They are easy to train, and love being close to their owners. They respond well to fair and consistent training, with lots of praise necessary to encourage them. Activities such as agility, flyball, herding, and general obedience help keep their minds active and they thrive when given a job to do. They are a hard working breed that needs to be kept busy. Training classes are recommended, along with home training every day to reinforce who is boss. Their intelligence means that they can become bored easily, but training, long walks and lots of games in the garden will prevent destructive behavior. They can be left for short periods if they have received a long walk beforehand.
Catalans need a fair amount of exercise - a long daily walk and the chance to run around will keep them happy. Recall is good once they are trained, but the herding instinct can kick in, so it's always best to walk them in a secure area or on a long leash. They are rarely aggressive to other dogs, but there are always exceptions. Making sure they meet lots of new dogs from a young age really does pay off later in life.
Their coat needs regular brushing to remove dead hairs - at least 3 times a week to keep it in good condition.
They sometimes have dental problems, so getting them used to having their teeth looked at will pay off when it comes to vet visits.

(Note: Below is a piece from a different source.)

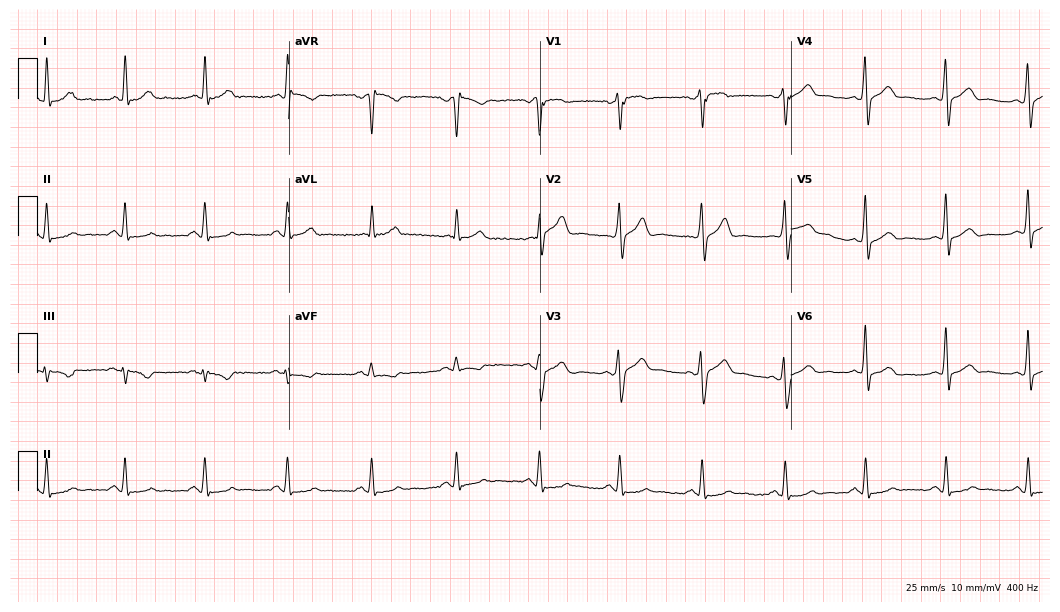
Standard 12-lead ECG recorded from a 48-year-old man. Read as a normal ECG.

Catalan Sheepdogs have a dependable and balanced temperament. They are good all-round dogs who adapt well into a range of family settings. That said, their herding instincts will often kick in and you will find them trying to take control around the house. Early socialization and training will pay dividends, and it is particularly good to get them used to meeting children. Protective of is human family, the Catalan also makes a good guard dog.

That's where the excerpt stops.